Prima di attivare la funzione “Rimuovi CSS inutilizzati” in Perfmatters, raccomandano di rimuovere qualsiasi precaricamento CSS esistente che sia stato configurato in Perfmatters (esclusi i fogli di stile locali di Google Fonts).
Non unisca i CSS (cosa che viene spesso fatta con WP Rocket, Litespeed, Autoptimize e altri). Il CSS merge è una tecnica di ottimizzazione obsoleta da HTTP/2. In alcuni casi, combinare i CSS può danneggiare le prestazioni (nel mio caso non è successo) e infine si assicuri di non cercare di rimuovere i CSS inutilizzati con un altro plugin.

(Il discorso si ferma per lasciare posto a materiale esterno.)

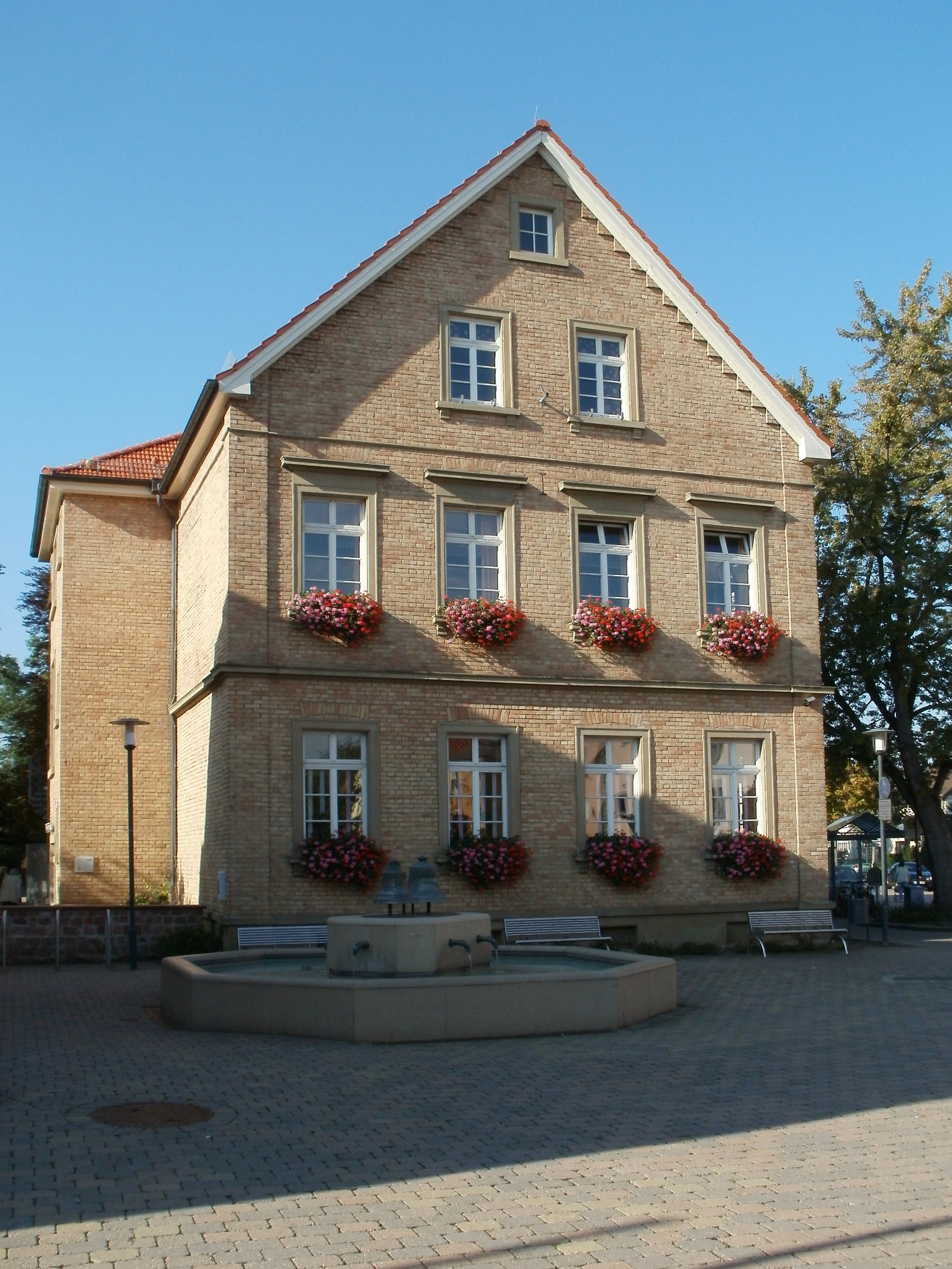 Alte Schule (Oftersheim)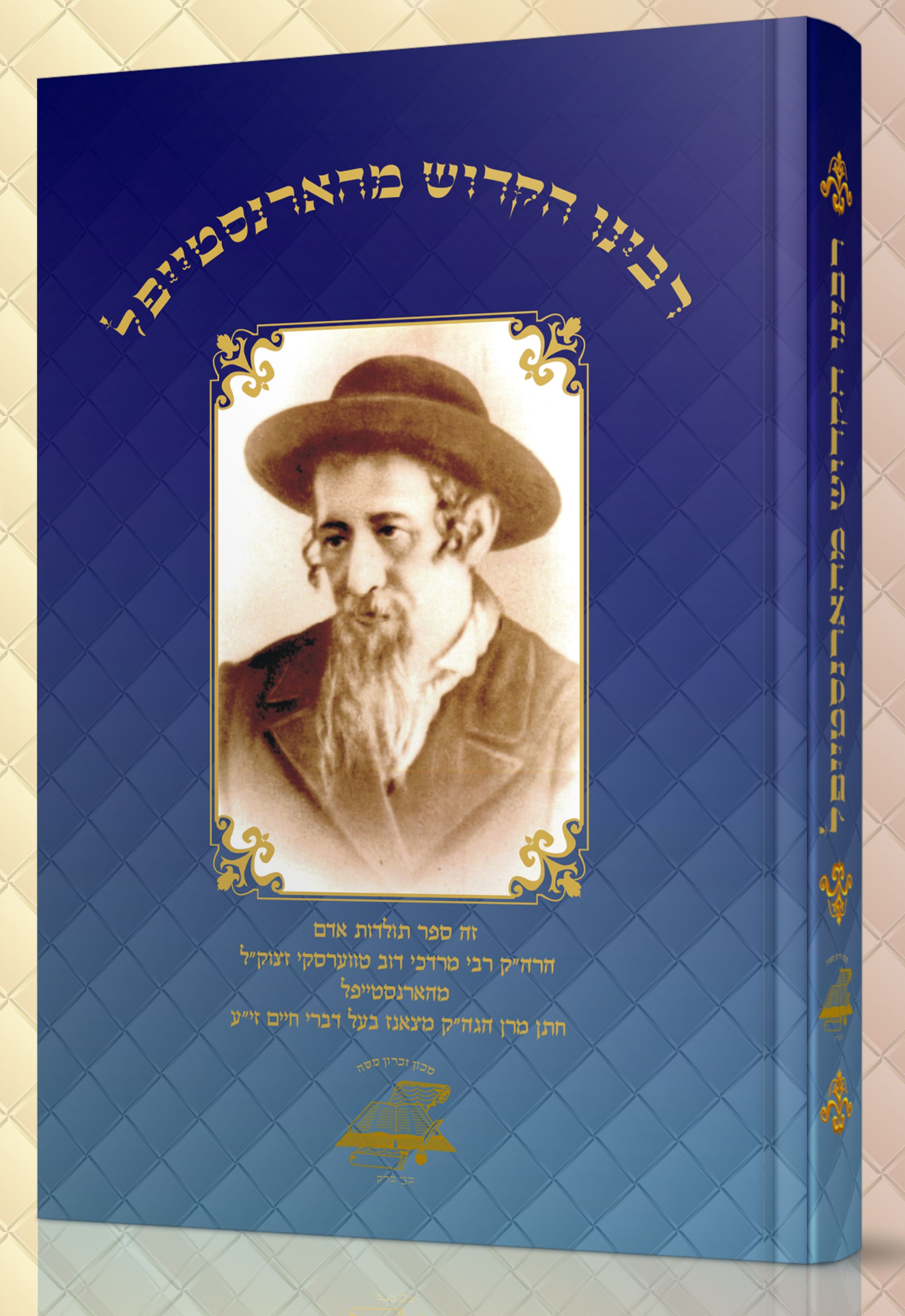 כריכת הספר "רבינו הקדוש מהארנסטייפל"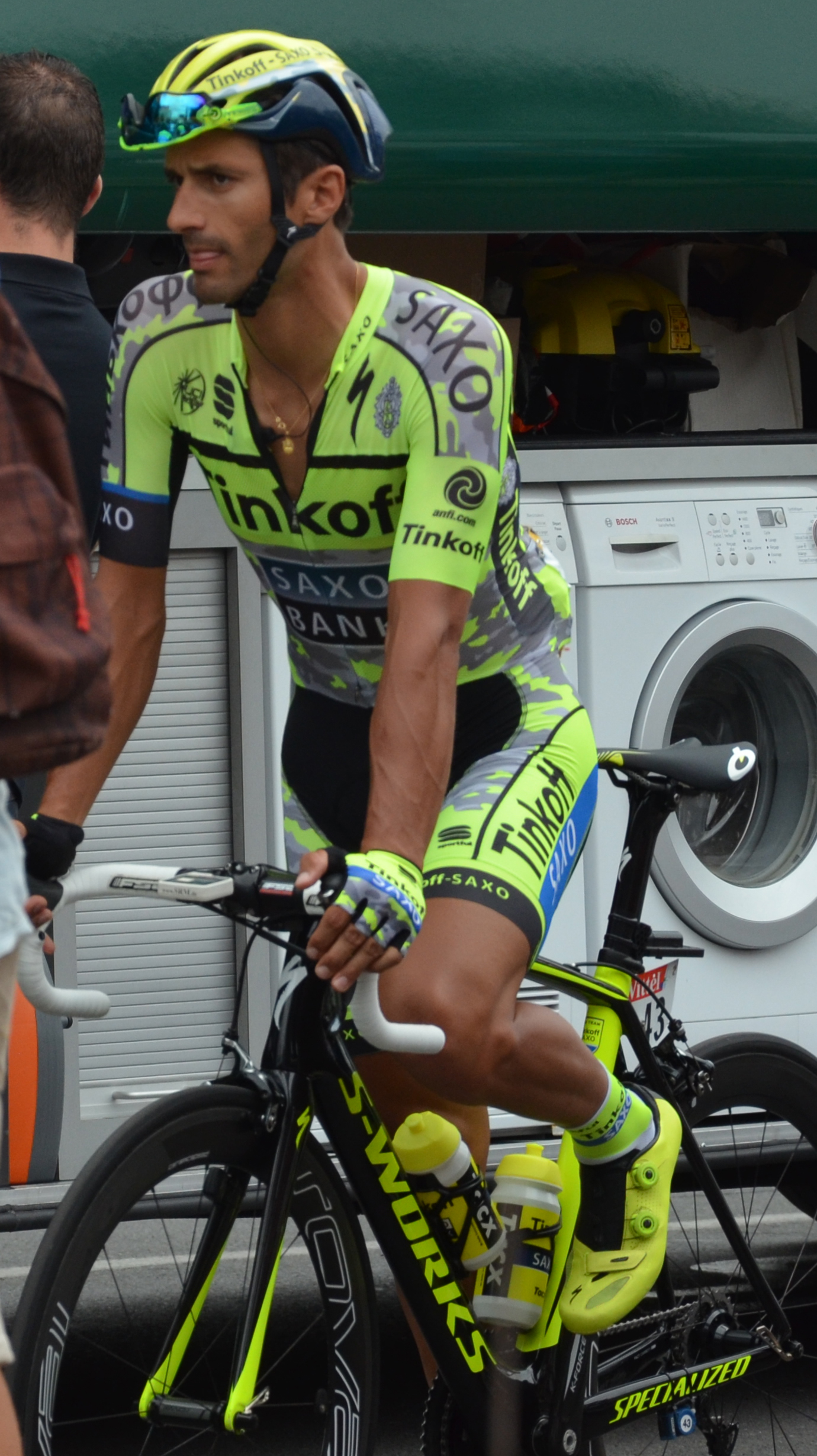 Daniele Bennati au départ de la 8ème étape du Tour de France 2015, à Rennes.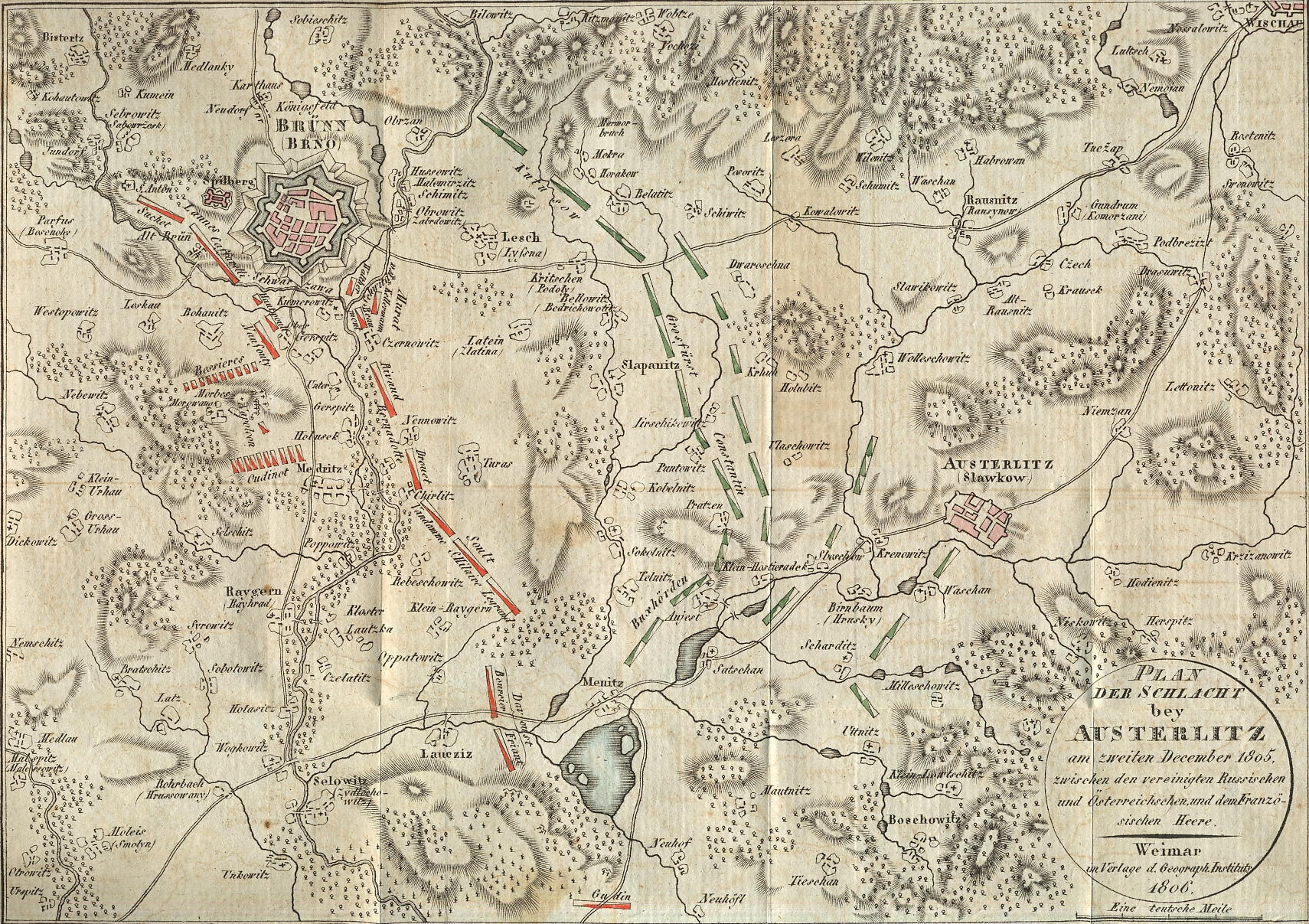 Karte Aufstellung Russische Armee Französische Armee Brünn Austerlitz Wischau

Esistono tre metodi di rimozione:

  • Ritardo (predefinito): Tutti i fogli di stile CSS originali (CSS non utilizzati) vengono ritardati e caricati al momento dell’interazione con l’utente. Questa è l’opzione consigliata.
  • Asincrono: tutti i fogli di stile CSS originali (CSS non utilizzati) vengono caricati tramite asincrono. Questo metodo può aiutare ad evitare il pop-in, in quanto i fogli di stile vengono eseguiti in modo asincrono durante il caricamento della pagina. Questo metodo darà luogo a un LCP/FCP leggermente più alto rispetto al comportamento di ritardo.
  • Rimuovi: tutti i fogli di stile CSS originali (CSS inutilizzati) vengono rimossi. Questo è il metodo più aggressivo, ma probabilmente richiederà anche l’aggiunta di eccezioni. È consigliato solo agli utenti avanzati.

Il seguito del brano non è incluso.